Extracted material:
****************

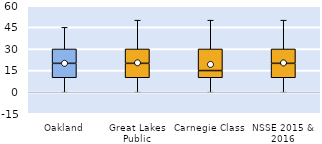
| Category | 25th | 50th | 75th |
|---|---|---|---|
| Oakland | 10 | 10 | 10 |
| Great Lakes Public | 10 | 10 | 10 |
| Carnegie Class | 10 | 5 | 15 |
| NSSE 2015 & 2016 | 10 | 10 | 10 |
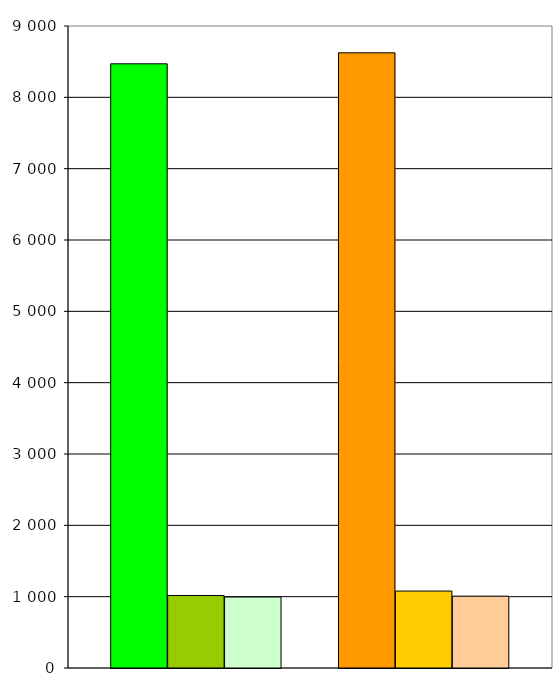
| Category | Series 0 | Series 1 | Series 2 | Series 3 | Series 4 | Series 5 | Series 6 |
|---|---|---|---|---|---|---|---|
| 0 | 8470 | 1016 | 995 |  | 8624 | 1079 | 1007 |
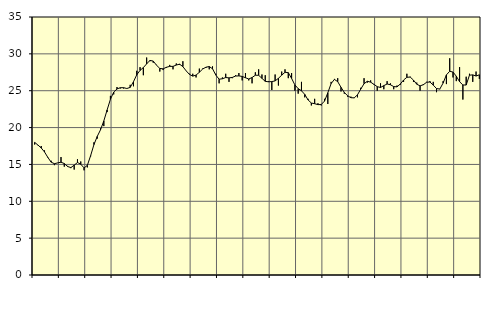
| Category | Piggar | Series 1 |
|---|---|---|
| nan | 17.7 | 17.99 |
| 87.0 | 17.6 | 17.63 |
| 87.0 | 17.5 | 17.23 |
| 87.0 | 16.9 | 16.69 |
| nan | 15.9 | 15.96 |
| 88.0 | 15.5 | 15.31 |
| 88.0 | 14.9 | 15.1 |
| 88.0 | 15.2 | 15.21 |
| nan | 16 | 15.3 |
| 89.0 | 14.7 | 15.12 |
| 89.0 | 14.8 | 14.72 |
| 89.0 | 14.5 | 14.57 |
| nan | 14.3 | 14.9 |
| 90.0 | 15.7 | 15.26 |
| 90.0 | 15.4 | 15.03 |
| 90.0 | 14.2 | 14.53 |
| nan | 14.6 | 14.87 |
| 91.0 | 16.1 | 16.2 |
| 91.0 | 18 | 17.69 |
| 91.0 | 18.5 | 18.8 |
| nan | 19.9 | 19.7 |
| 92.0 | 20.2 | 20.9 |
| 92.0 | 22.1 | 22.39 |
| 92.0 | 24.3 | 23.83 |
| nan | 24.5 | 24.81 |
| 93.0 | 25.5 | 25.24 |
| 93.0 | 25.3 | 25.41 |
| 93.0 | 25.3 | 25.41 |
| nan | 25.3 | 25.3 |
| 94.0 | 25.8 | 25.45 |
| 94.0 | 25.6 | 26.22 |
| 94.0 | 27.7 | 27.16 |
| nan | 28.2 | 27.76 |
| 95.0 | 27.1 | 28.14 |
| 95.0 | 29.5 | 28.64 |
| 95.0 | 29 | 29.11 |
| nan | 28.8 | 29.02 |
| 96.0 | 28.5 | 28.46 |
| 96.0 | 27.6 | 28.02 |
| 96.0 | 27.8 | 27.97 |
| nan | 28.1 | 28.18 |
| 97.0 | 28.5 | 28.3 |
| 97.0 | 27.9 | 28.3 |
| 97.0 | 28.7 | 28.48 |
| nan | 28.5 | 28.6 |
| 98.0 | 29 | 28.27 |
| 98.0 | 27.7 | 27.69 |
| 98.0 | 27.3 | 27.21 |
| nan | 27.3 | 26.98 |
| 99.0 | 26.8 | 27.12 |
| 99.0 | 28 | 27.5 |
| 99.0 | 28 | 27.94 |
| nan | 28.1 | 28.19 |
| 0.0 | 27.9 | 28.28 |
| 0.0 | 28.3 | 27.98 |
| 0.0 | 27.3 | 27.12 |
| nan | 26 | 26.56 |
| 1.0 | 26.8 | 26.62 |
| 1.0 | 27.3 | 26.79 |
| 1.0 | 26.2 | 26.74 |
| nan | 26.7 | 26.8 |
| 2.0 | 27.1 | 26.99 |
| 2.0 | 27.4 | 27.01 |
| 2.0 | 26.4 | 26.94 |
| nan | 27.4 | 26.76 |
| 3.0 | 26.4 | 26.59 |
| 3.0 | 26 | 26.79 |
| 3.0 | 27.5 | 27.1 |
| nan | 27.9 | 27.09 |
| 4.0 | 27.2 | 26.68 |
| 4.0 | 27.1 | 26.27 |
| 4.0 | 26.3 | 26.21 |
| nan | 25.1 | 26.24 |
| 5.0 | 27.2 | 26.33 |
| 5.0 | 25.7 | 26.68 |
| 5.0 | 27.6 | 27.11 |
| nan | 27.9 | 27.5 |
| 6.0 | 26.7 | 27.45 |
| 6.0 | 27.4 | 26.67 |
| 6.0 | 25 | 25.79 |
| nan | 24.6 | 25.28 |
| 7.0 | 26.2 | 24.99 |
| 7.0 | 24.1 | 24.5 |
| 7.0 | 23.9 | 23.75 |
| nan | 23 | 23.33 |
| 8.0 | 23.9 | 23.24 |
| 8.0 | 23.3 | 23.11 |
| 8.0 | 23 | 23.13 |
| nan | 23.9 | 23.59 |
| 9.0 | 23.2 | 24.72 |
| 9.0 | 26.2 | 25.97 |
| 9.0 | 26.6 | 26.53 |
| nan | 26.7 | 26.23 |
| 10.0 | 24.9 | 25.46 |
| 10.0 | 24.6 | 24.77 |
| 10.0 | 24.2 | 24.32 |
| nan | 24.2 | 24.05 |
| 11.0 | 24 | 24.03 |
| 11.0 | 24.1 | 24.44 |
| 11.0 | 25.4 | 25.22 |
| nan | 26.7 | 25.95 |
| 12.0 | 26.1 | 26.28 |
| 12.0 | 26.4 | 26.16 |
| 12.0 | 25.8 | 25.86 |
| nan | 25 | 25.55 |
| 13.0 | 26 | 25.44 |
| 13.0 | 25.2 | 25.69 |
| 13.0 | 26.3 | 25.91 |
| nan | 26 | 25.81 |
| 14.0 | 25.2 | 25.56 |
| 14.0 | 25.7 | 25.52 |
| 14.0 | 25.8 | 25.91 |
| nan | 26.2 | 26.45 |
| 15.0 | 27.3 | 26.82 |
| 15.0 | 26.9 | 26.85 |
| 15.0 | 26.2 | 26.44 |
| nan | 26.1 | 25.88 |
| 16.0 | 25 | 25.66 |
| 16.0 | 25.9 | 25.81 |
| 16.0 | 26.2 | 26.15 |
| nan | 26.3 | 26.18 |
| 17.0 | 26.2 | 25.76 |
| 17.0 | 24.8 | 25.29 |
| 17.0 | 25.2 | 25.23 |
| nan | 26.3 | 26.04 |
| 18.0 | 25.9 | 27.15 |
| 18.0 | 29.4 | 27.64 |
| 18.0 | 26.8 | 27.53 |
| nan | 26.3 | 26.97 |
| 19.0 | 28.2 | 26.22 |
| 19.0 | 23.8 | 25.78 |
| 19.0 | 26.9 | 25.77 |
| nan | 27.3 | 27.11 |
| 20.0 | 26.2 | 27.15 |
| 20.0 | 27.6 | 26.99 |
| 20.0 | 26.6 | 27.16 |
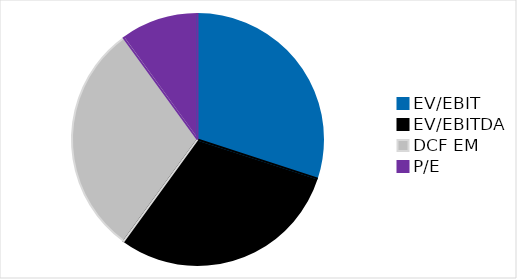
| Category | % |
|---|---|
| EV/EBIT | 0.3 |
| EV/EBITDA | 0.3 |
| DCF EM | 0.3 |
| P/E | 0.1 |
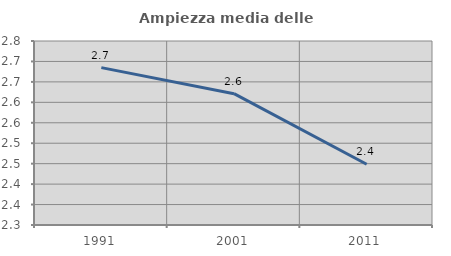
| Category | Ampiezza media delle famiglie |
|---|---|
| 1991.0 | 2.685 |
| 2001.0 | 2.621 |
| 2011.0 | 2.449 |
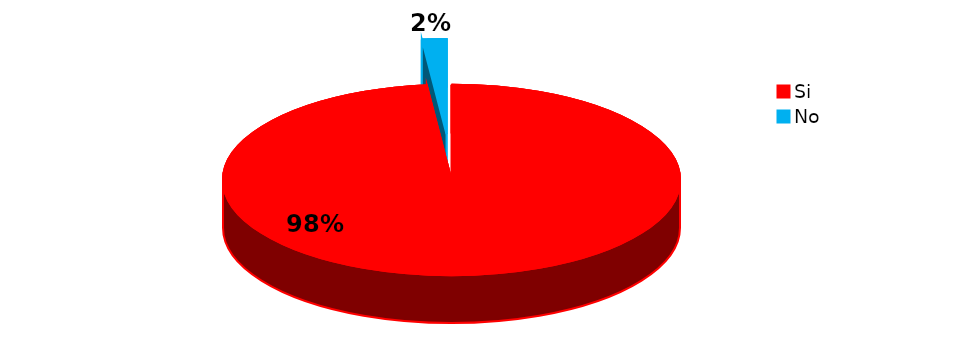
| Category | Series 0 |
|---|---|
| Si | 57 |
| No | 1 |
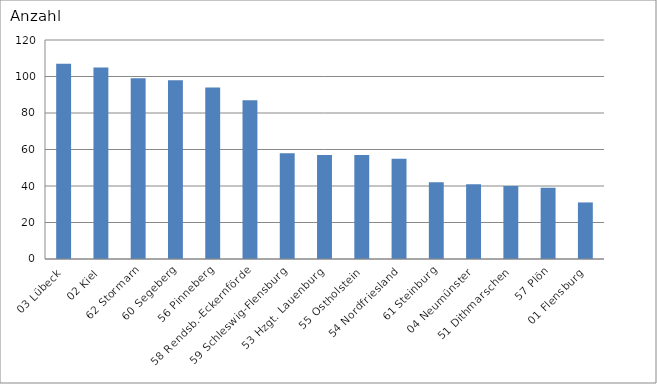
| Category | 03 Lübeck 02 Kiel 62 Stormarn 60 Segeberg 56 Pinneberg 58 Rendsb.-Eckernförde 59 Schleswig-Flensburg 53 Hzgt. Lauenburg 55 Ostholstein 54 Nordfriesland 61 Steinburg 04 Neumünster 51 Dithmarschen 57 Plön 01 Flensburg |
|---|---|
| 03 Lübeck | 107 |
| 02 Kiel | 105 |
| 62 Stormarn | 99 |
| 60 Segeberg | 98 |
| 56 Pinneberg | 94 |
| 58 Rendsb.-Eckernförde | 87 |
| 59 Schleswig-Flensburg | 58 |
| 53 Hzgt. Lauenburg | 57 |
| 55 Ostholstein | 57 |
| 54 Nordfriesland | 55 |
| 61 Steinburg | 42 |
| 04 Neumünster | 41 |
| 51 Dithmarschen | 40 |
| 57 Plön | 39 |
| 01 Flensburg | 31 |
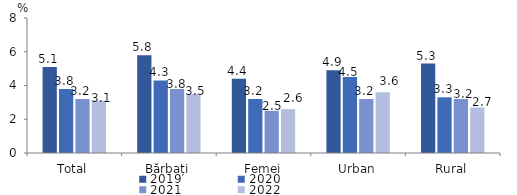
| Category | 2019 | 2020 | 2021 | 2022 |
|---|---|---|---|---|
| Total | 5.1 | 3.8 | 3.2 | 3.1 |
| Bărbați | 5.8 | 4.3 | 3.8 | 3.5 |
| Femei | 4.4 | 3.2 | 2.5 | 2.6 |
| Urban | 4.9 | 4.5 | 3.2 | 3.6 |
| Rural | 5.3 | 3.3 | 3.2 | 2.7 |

****************

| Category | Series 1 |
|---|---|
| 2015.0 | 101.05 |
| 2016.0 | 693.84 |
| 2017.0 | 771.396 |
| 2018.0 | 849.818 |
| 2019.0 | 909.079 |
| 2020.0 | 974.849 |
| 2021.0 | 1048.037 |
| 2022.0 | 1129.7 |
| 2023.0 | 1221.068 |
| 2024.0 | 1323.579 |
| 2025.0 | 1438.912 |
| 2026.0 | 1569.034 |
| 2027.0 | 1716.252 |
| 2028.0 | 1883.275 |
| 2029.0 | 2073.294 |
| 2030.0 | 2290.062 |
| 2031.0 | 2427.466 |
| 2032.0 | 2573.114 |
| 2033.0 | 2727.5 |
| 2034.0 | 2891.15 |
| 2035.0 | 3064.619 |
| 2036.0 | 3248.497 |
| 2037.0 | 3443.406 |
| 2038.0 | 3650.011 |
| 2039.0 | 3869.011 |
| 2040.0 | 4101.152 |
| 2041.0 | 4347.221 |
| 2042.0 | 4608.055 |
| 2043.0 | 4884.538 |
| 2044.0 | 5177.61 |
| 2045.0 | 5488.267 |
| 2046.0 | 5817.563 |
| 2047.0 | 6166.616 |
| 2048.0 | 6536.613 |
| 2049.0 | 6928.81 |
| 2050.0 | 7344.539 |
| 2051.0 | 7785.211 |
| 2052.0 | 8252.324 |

****************

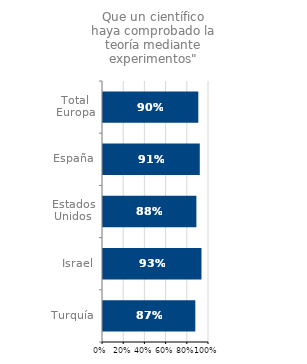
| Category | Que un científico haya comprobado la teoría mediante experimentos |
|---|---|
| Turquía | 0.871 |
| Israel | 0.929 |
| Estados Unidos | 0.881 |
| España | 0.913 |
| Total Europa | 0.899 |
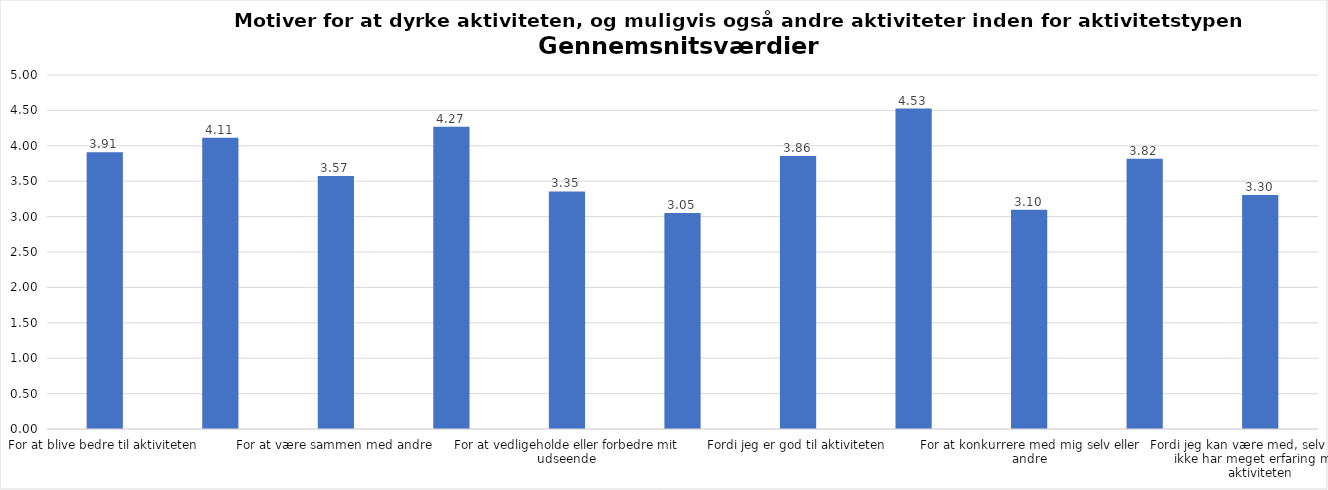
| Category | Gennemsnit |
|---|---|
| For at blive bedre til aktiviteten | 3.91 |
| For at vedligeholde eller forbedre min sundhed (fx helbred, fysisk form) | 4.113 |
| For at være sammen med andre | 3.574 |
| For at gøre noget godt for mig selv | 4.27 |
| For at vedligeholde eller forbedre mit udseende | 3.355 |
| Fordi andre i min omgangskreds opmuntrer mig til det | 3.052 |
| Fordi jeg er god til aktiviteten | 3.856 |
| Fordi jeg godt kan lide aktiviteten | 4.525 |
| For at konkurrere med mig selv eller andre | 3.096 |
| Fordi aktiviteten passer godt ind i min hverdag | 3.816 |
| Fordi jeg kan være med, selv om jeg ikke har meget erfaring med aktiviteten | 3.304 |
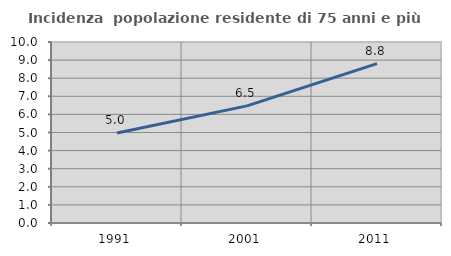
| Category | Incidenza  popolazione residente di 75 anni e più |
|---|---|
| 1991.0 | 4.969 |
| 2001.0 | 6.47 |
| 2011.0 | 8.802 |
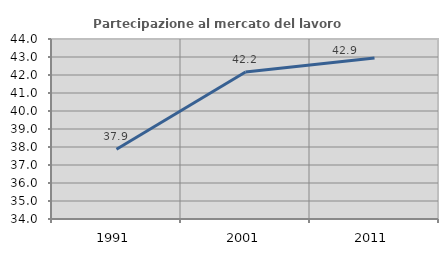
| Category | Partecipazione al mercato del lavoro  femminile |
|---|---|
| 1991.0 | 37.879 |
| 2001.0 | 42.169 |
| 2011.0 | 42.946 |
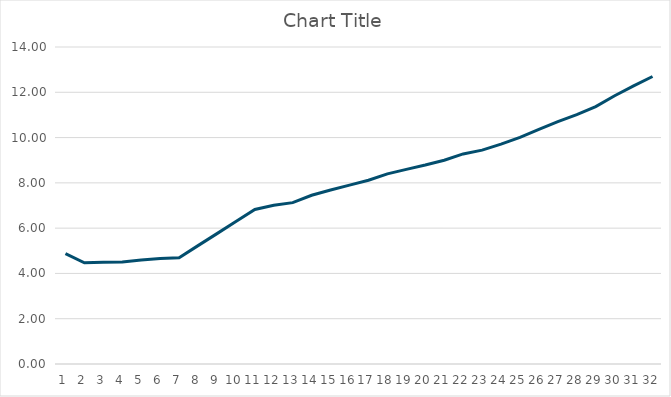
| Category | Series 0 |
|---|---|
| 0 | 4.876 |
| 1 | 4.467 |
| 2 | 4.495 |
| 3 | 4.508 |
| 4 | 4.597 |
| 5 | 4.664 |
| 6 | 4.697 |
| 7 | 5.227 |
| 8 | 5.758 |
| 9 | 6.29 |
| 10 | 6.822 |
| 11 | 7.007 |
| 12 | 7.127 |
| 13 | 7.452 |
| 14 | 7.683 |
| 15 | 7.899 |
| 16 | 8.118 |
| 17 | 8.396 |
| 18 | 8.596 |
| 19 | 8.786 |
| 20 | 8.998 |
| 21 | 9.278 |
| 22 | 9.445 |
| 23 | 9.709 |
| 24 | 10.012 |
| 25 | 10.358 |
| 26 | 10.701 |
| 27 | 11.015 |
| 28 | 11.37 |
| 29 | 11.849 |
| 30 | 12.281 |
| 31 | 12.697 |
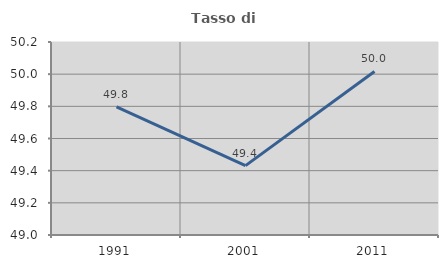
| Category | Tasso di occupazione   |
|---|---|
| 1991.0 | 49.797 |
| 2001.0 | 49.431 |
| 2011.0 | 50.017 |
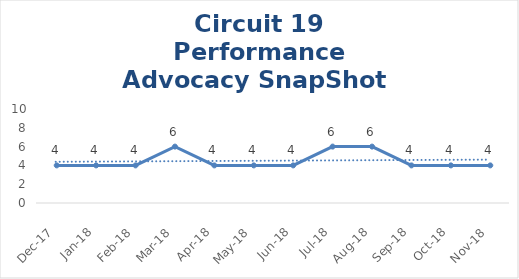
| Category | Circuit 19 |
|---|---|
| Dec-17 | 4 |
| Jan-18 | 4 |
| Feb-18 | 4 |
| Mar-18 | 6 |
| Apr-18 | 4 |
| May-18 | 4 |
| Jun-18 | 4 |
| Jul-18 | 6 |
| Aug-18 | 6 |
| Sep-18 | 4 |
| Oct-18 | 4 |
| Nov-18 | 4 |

****************

About this exercise:
Please give an exact copy of the entries above, from the line with "26.4 | 26.59 |" down to the line with "24.6 | 24.77 |", inclusive, and nothing else.

Result of this exercise:
| 3.0 | 26.4 | 26.59 |
| 3.0 | 26 | 26.79 |
| 3.0 | 27.5 | 27.1 |
| nan | 27.9 | 27.09 |
| 4.0 | 27.2 | 26.68 |
| 4.0 | 27.1 | 26.27 |
| 4.0 | 26.3 | 26.21 |
| nan | 25.1 | 26.24 |
| 5.0 | 27.2 | 26.33 |
| 5.0 | 25.7 | 26.68 |
| 5.0 | 27.6 | 27.11 |
| nan | 27.9 | 27.5 |
| 6.0 | 26.7 | 27.45 |
| 6.0 | 27.4 | 26.67 |
| 6.0 | 25 | 25.79 |
| nan | 24.6 | 25.28 |
| 7.0 | 26.2 | 24.99 |
| 7.0 | 24.1 | 24.5 |
| 7.0 | 23.9 | 23.75 |
| nan | 23 | 23.33 |
| 8.0 | 23.9 | 23.24 |
| 8.0 | 23.3 | 23.11 |
| 8.0 | 23 | 23.13 |
| nan | 23.9 | 23.59 |
| 9.0 | 23.2 | 24.72 |
| 9.0 | 26.2 | 25.97 |
| 9.0 | 26.6 | 26.53 |
| nan | 26.7 | 26.23 |
| 10.0 | 24.9 | 25.46 |
| 10.0 | 24.6 | 24.77 |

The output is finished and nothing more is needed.